Casey Karst, Program Manager II; Data Systems, announced in a post that "PolyBase in SQL Server 2016 and later can connect to Hadoop clusters with the hadoop.rpc.protection configuration set to Integrity, Privacy or Authentication."
Supporting this configuration allows PolyBase to connect and query Hadoop clusters that have wire encryption turned on. This enables a secure connection between Hadoop and SQL Server; as well as, among the Hadoop Data Nodes.
To connect to a Hadoop cluster with the hadoop.rpc.protection set to privacy or integrity, user will need to alter the core-site.xml file that is installed with PolyBase. This file is generally found at C:\ProgramFiles\MicrosoftSQLServer\MSSQL13.MSSQLSERVER\MSSQL\Binn\Polybase\Hadoop\conf.
Users are required to add a new property with the name hadoop.rpc.protection that is set to a a value of either privacy or integrity, so as to utilize this new configuration.

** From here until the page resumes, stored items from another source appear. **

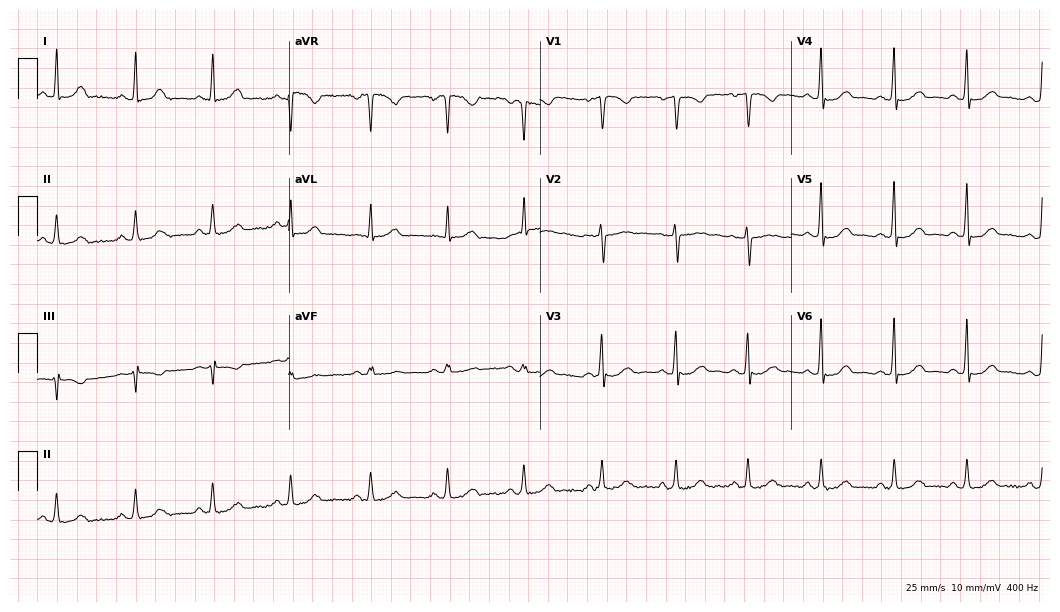
12-lead ECG from a female patient, 42 years old. Labelled as a normal ECG.
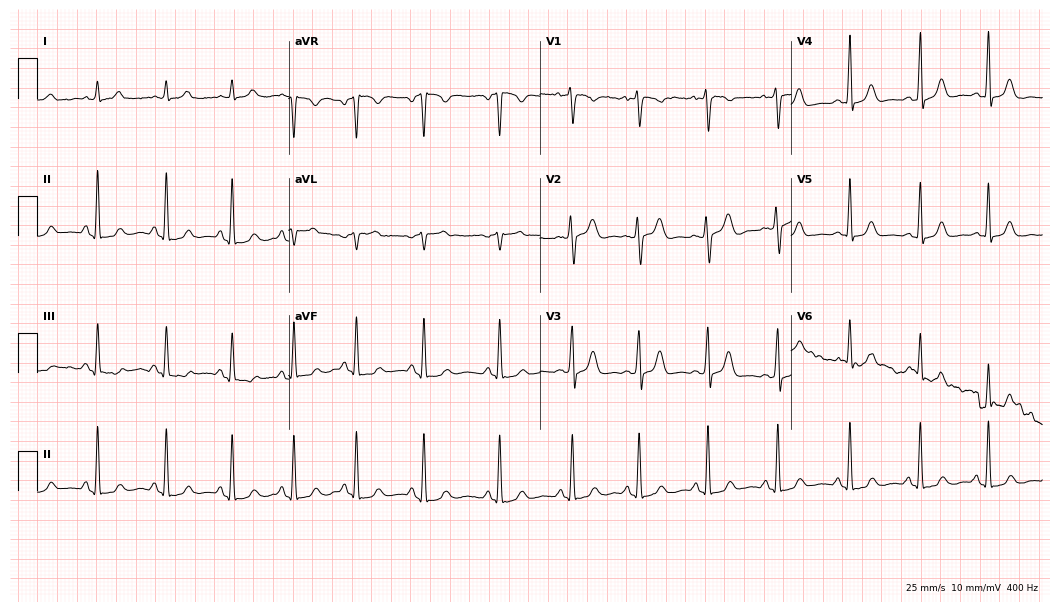
ECG — a female patient, 27 years old. Labelled as a normal ECG.
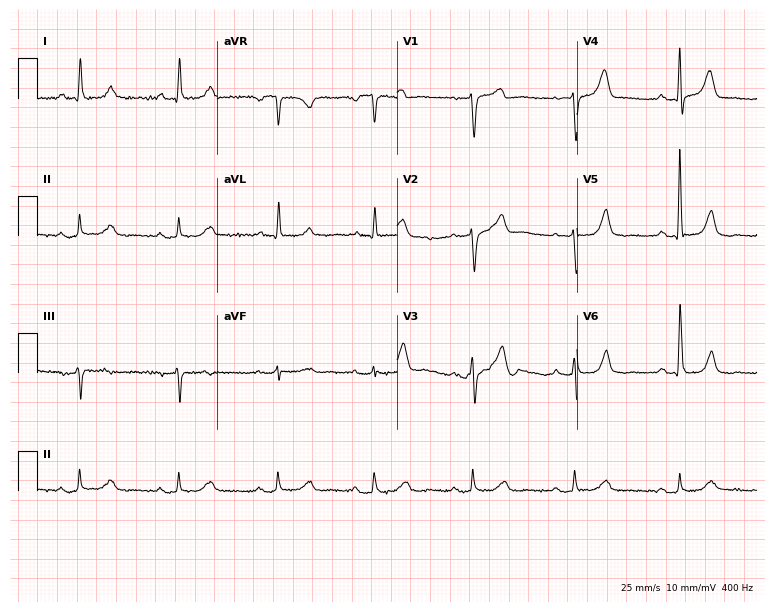
Electrocardiogram (7.3-second recording at 400 Hz), an 81-year-old male. Of the six screened findings (first-degree AV block, right bundle branch block, left bundle branch block, sinus bradycardia, atrial fibrillation, sinus tachycardia), none is recorded.
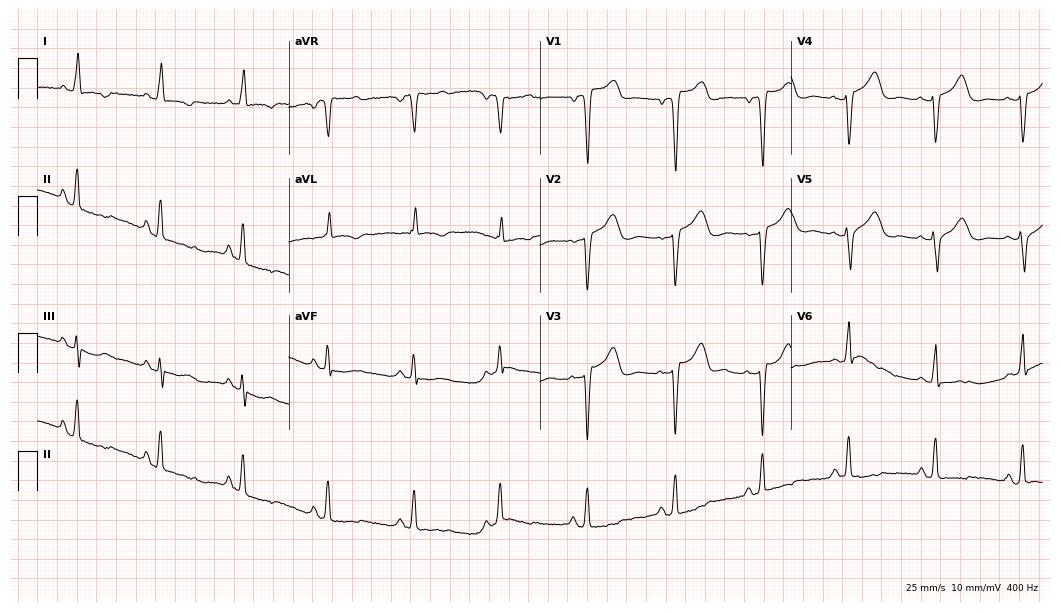
12-lead ECG from a 78-year-old female patient. No first-degree AV block, right bundle branch block, left bundle branch block, sinus bradycardia, atrial fibrillation or sinus tachycardia recorded for this tracing. Findings outside these six are not listed.
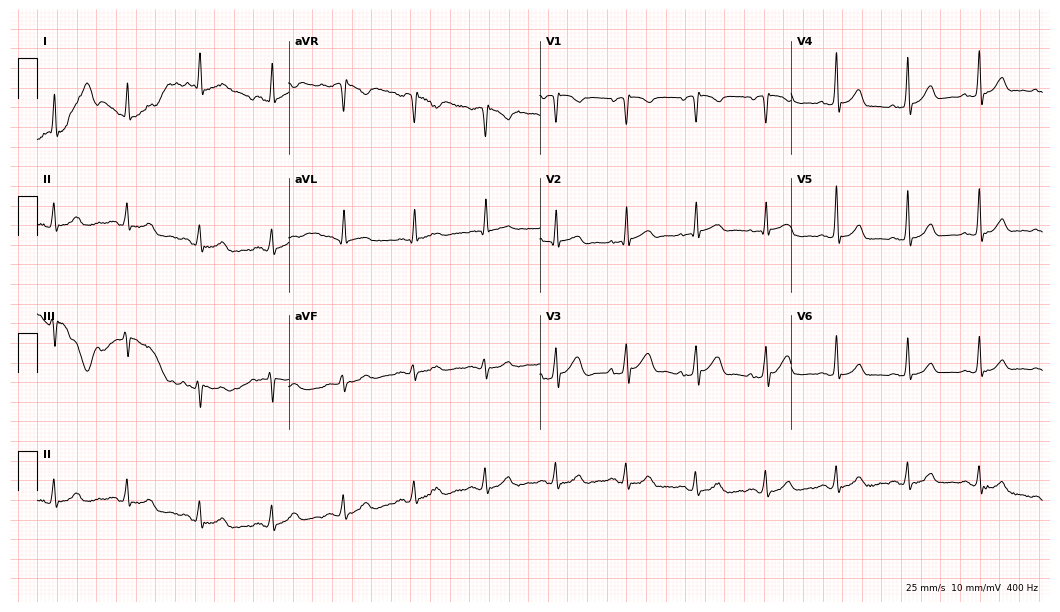
12-lead ECG from a male, 66 years old. Recorded interpretation: within normal limits.

"These values must match the hadoop.rpc.protection configuration on your Hadoop cluster.
- <!-- RPC Encryption information, PLEASE FILL VALUE IN ACCORDING TO HADOOP CLUSTER CONFIG -->
- <property>
- <name>hadoop.rpc.protection</name>
- <value>privacy</value>
- </property>
When changing XML files it is important to ensure that input value is correct and maintain the validity of the XML file format. If the changes are invalid, PolyBase will not run."
Casey informed that this functionality is available by default in all SQL Server installations that currently have PolyBase installed, so it does not require a fresh update. However, currently, the functionality is not available in Azure SQL Data Warehouse, Azure SQL Database, or Analytics Platform System.